I turned to Twitter and asked Warren Ellis what service or plugin he uses1. Having asked the question, I received a couple of suggestions from Doug Belshaw:

Looking into both of these I could see that they would achieve what I wanted but I was not satisfied with either implementation. Blog2Social requires you to create a Twitter application. This is not a big deal (I’ve done it before) but I did not believe this was necessary to achieve my goal. Furthermore, it is heavy-handed on the promotion of its paid features in the WordPress backend. The other option, Jetpack, is too feature rich and its footprint on the back end of your blog is quite intrusive. Furthermore, to access all of the auto-tweet features a paid plan is required. This does not sit right with me given the open source origins of WordPress.

Returning to IFTTT, I could not shake off the feeling that there was a way to do it. The search function in IFTTT is a bit hit and miss with a high noise to signal ratio. However, there were several recipes that indicated images could be posted natively to Twitter from other sources. This lead to me taking a fresh look at the Twitter channel in IFTTT. I saw that they have added a range of options and this indeed included the option to tweet with an image.

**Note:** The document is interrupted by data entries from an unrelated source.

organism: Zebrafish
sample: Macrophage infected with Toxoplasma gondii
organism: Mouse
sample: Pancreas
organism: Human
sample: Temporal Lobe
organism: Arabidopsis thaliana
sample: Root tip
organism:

So, to relieve the proverbial itch, I started from scratch (😉) and created a new applet to share my WordPress posts to Twitter with an image.

dr amp shovel

This was a definite case that proved it is always worth digging a little deeper! Dr. Amp would approve.

  1. I subsequently found out that Warren uses the Jetpack plugin. However, he has recently written in his newsletter about issues he has had with this feature not working correctly. And I do believe he has since found a solution.[]

Noting for the record:

Recent events have resulted in me using Twitter more regularly. Re-engaging with the network promoted me to update my profile picture1here, there and everywhere. 😉

I deleted the archive of my tweets that I was hosting on my domain as it was out of date and serving little purpose. I also deleted my Mastodon account, as I was not making any meaningful use of it.

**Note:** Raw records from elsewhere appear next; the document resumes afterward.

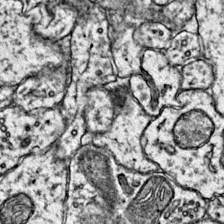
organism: Mouse
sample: Primary visual cortex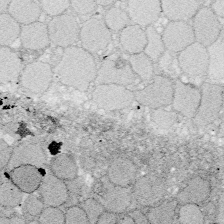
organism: Zebrafish
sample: Whole-Brain

This turned into a bit of a digital spring clean. So, I also updated the about page and subscription options on my blog. 🧼

  1. This was long overdue. Thanks to Jennifer Michie for taking and editing the new photo.[]

Hello World! Again.

Like all the cool kids seem to have done, I have added an archive of my tweets at twitter.jamesmichie.com. I have not decided if I am going to delete all my tweets, but as you will see, I have been pretty close to inactive for some time.

Nor have I found an alternative social network to engage in. I had a brief dalliance with Mastodon but I was not enamoured with the format (in essence a distributed clone of Twitter) – unsure as to whether I could, or even wanted to, rebuild a close network of peers.

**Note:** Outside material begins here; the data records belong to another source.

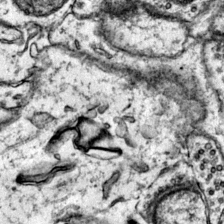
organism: Mouse
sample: Primary visual cortex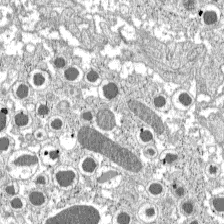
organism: C57BL Mouse
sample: Pancreatic islet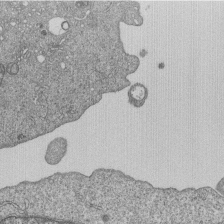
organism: Human
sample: MDA-MB-231 cells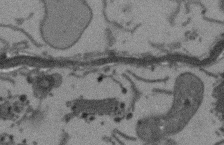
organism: Arabidopsis thaliana
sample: Root tip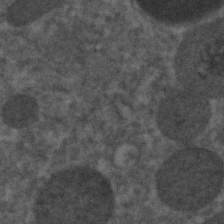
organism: C. elegans
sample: C. elegans embryo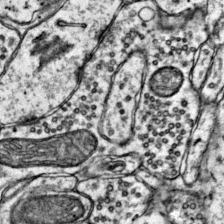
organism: Mouse
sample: Primary visual cortex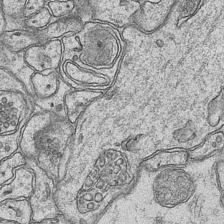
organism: Mouse
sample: CA1 Hippocampus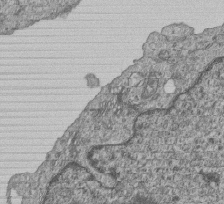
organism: Human
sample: MDA-MB-231 cells

In fact, I am not sure that I need social media as it currently exists. I do not believe that I have missed anything over the last year or so by not being active on Twitter. Quite the contrary. I have read more books and actual news. I have grown a cultivated list of blogs in varying genres to read via RSS (yes that old chestnut). And I have focussed on my health and fitness (running has taken over my life!)

However, I signed up to Micro.blog, today, in the hopes that it encourages me to post more regularly in a shorter format. Sharing is important (IMO) and I feel there is space (once again) for writing to be a positive outlet for me. Micro.blog allows for self-hosting, via WordPress and other open source blogging platforms, which means that I will retain ownership of my data. It also offers a growing network and native MAC and iOS apps.

I hope the shorter, low-stakes format of micro-blog encourages me to post briefly and regularly. 

We will see… I have promised a return to regular posting in the past and it didn’t happen. However, it’s been nearly two years since I wrote here, and a year since I engaged with Twitter in any meaningful way. A lot has happened and some of it is worth putting out into the world.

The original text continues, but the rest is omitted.